TASK BRIEF:
Look through the data below for the line with "0609 - Moskau 2015 - Panzermuseum Kubinka" and the line with "Servizio fotografico : Roma, 1979", then transcribe exactly from the first through the second, leaving out all pictures.

EXERCISE MATERIAL:
====================
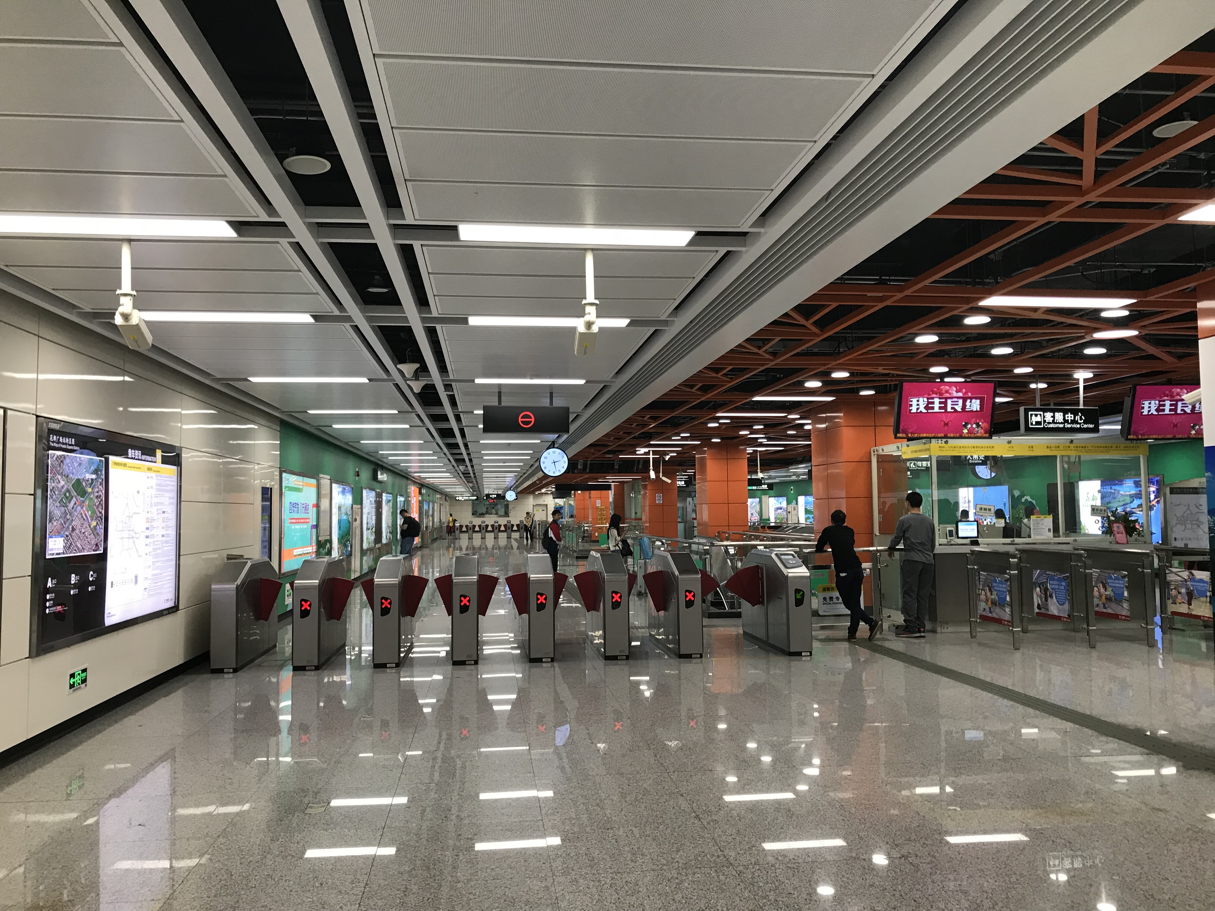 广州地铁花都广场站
====================
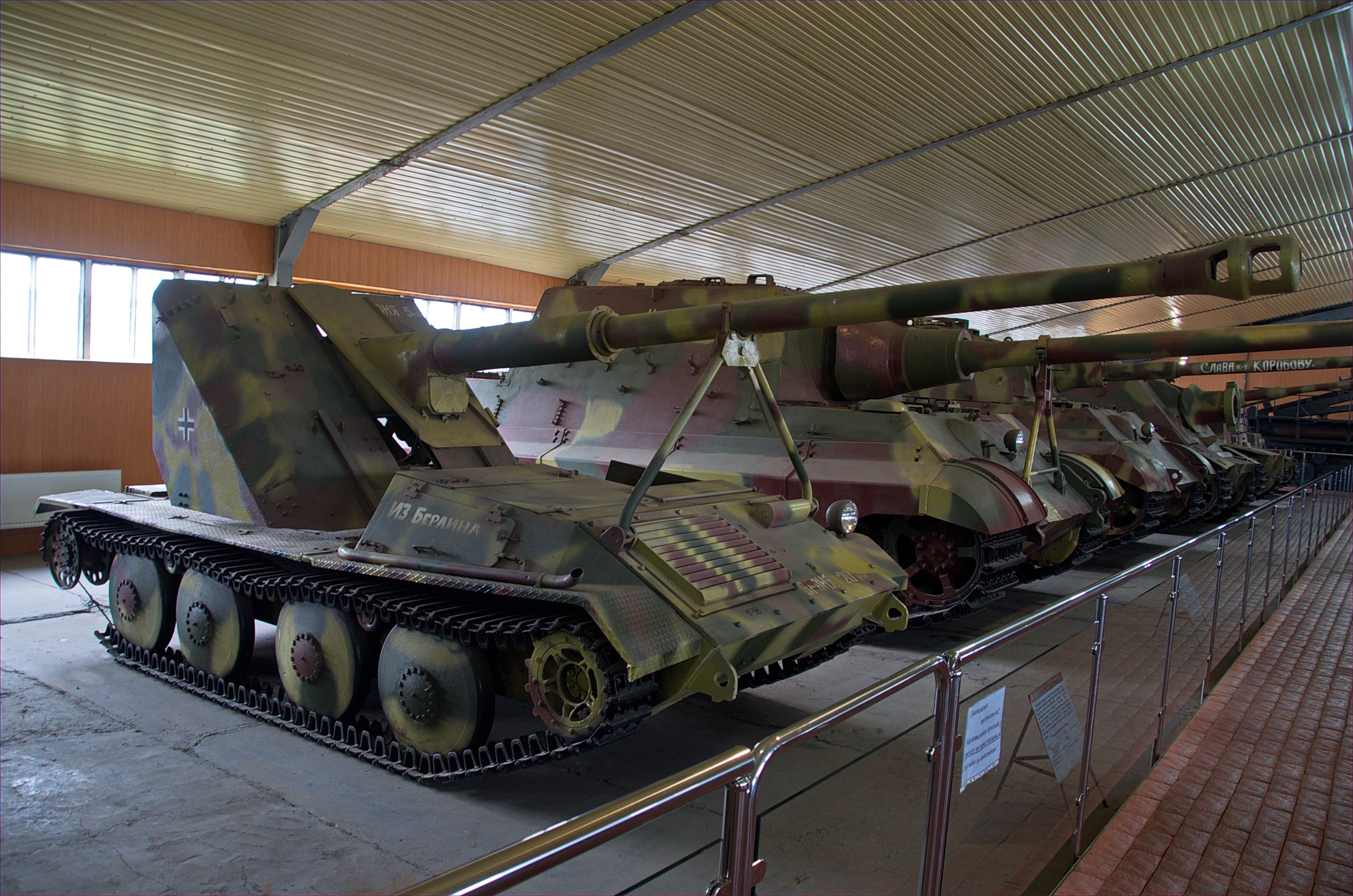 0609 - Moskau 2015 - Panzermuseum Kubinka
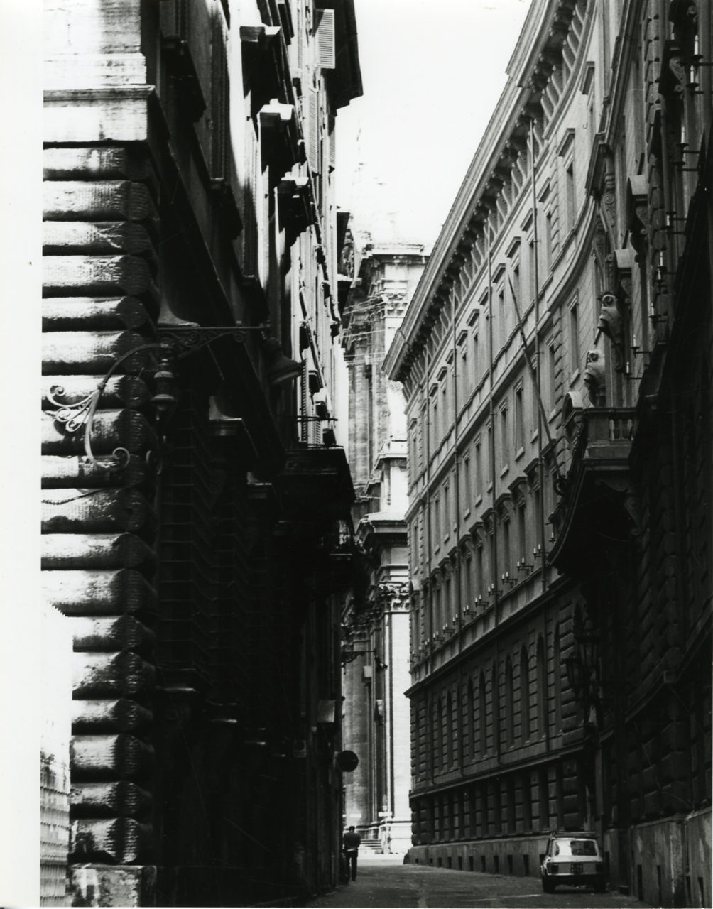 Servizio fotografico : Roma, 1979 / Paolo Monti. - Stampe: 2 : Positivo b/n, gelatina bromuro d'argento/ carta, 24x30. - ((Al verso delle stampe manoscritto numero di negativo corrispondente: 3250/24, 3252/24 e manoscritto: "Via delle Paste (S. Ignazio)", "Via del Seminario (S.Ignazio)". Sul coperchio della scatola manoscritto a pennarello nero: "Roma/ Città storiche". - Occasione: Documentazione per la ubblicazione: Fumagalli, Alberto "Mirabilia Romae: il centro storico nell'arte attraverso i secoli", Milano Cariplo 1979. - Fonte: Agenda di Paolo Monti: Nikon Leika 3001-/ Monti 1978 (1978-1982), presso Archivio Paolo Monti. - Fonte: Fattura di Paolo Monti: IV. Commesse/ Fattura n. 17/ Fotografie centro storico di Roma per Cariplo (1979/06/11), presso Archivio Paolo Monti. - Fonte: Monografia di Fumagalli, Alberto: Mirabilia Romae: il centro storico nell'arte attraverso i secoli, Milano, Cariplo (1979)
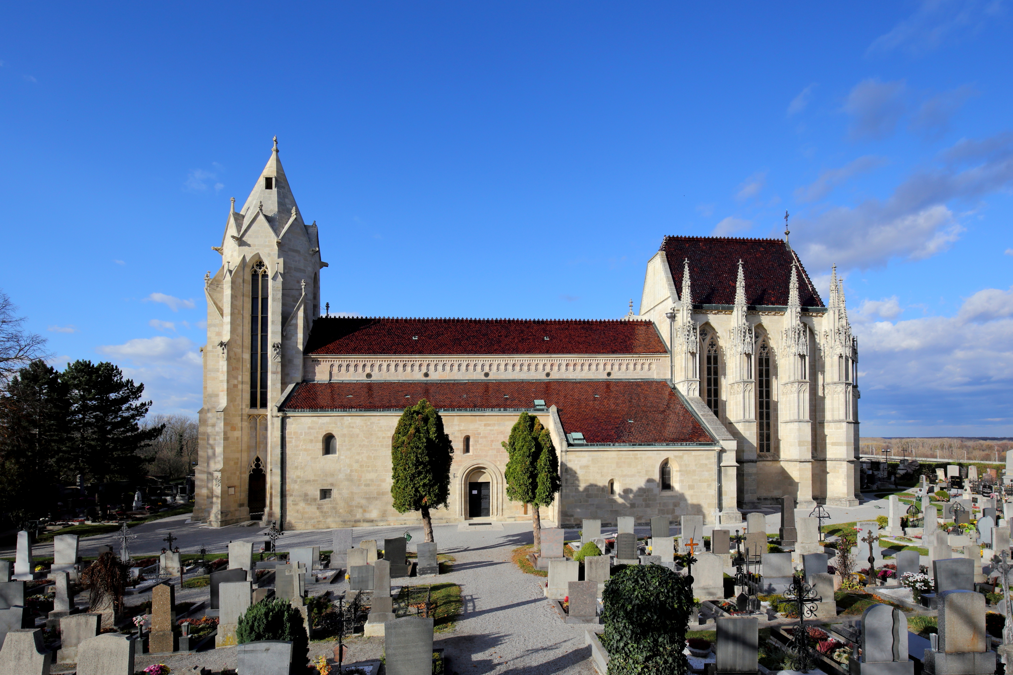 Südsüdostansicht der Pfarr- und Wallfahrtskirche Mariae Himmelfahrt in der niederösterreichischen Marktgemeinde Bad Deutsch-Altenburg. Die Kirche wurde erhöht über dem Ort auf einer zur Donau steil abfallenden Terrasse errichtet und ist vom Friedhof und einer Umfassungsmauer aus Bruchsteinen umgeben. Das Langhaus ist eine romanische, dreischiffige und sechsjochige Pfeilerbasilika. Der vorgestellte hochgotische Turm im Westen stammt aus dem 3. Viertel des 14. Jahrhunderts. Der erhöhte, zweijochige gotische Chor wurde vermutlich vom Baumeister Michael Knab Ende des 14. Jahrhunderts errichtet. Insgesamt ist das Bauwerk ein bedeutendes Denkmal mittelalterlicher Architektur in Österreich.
====================
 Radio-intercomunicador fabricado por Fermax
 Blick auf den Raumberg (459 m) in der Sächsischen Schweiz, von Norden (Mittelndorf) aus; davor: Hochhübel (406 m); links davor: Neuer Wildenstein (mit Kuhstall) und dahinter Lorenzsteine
====================
ANSWER FOR THE TASK:
 0609 - Moskau 2015 - Panzermuseum Kubinka
 Servizio fotografico : Roma, 1979 / Paolo Monti. - Stampe: 2 : Positivo b/n, gelatina bromuro d'argento/ carta, 24x30. - ((Al verso delle stampe manoscritto numero di negativo corrispondente: 3250/24, 3252/24 e manoscritto: "Via delle Paste (S. Ignazio)", "Via del Seminario (S.Ignazio)". Sul coperchio della scatola manoscritto a pennarello nero: "Roma/ Città storiche". - Occasione: Documentazione per la ubblicazione: Fumagalli, Alberto "Mirabilia Romae: il centro storico nell'arte attraverso i secoli", Milano Cariplo 1979. - Fonte: Agenda di Paolo Monti: Nikon Leika 3001-/ Monti 1978 (1978-1982), presso Archivio Paolo Monti. - Fonte: Fattura di Paolo Monti: IV. Commesse/ Fattura n. 17/ Fotografie centro storico di Roma per Cariplo (1979/06/11), presso Archivio Paolo Monti. - Fonte: Monografia di Fumagalli, Alberto: Mirabilia Romae: il centro storico nell'arte attraverso i secoli, Milano, Cariplo (1979)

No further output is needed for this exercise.